When participants buy stablecoins, they expect to be able to sell them back for the same amount of money later on. Sometimes, individuals want to sell more stablecoins than there are buyers for. 

This can happen if people start to lose faith in the asset, or if they need to use their money for something else entirely. In that instance, the stablecoin issuer needs to come up with enough money to buy back all the coins that people want to sell. 

Issuers typically do this by offloading some of the assets that they have in reserves, like government bonds or cash.

The fixed-income market is worth roughly $120 trillion, which means secondary liquidity is more than enough to meet the stablecoin realization requirements, even on short notice, Fong said.

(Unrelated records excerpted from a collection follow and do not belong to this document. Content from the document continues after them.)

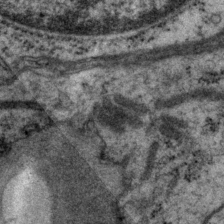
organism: P. pacificus
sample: Pharynx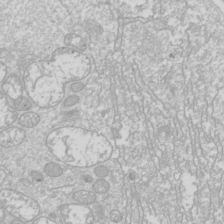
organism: Drosophila
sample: Cell division; meiosis; drosophila spermatocytes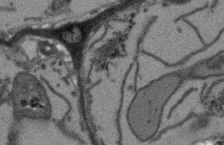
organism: Arabidopsis thaliana
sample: Root tip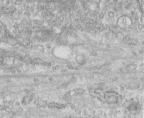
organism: Human
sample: Centriole in fibroblast cells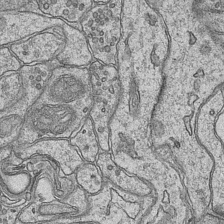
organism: Mouse
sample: CA1 Hippocampus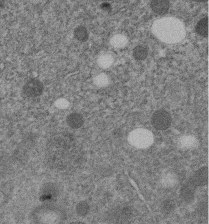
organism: C. elegans
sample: C. elegans embryo early stage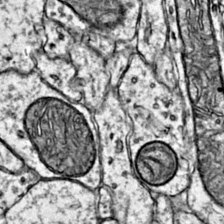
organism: Mouse
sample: Primary visual cortex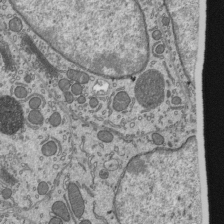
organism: Mouse
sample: Mouse epididymis efferent ductule cilia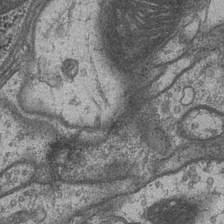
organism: Drosophila
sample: Optic medulla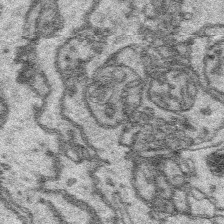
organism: Platynereis dumerilii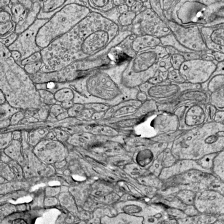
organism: Mouse
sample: Visual Cortex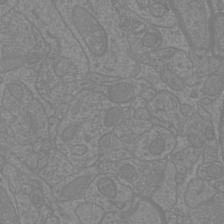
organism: Mouse
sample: Cortical neurons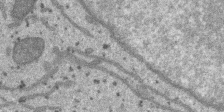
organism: Human
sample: Lung epithelial cells infected with SARS-CoV-2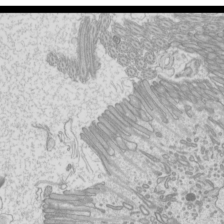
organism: Mouse
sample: Cilia; mouse epididymis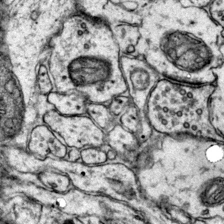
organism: Mouse
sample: Primary visual cortex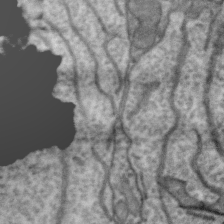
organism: Zebra finch
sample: Brain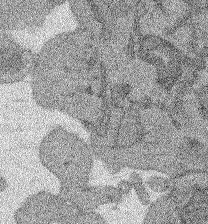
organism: Human
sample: HeLa cells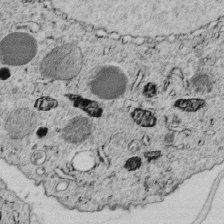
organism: C. elegans
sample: C. elegans embryo early stage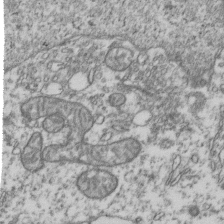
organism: Human
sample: Activated Jurkat CD4+ T cells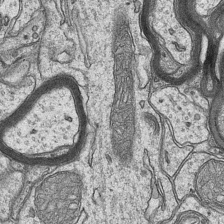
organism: Mouse
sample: CA1 Hippocampus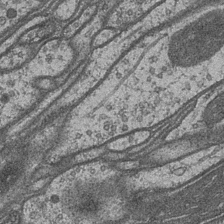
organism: Drosophila
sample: Optic medulla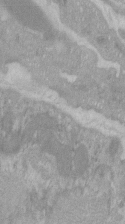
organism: C57BL Mouse
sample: Tibialis anterior muscle cell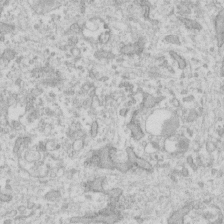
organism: Human
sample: Fibroblast cells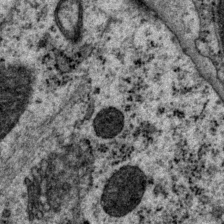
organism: P. pacificus
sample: Pharynx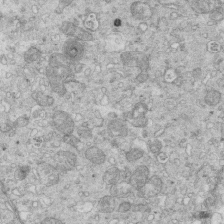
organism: Mouse
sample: Multiciliated cells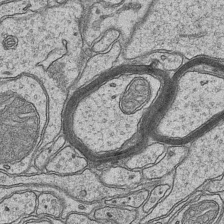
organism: Mouse
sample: CA1 Hippocampus

 Zhong Yang Chan, head of research at CoinGecko agreed. 

“T-bills are very liquid instruments. Paxos could just sell those T-bills in the market.”

Rival stablecoin issuer Tether made its decision to eliminate commercial paper from its stablecoin reserves, replacing them entirely with US Treasury bills last year, in a bid to boost transparency and the security around users’ funds.

US Treasury securities record an average daily volume of around $615 billion, according to the Securities Industry and Financial Markets Association.

Trouble starts when issuers have mostly risky or illiquid assets backing up the stablecoin, the analysts said. It can be hard for issuers to get enough money to buy back all the stablecoins people want to sell. 

That could eventually cause the value of a given stablecoin to drop, forcing certain issuers to take a haircut to meet daily redemptions.

Thus, the prevailing consensus around reserves has evolved, shifting away from a basket of riskier assets to those considered more stable.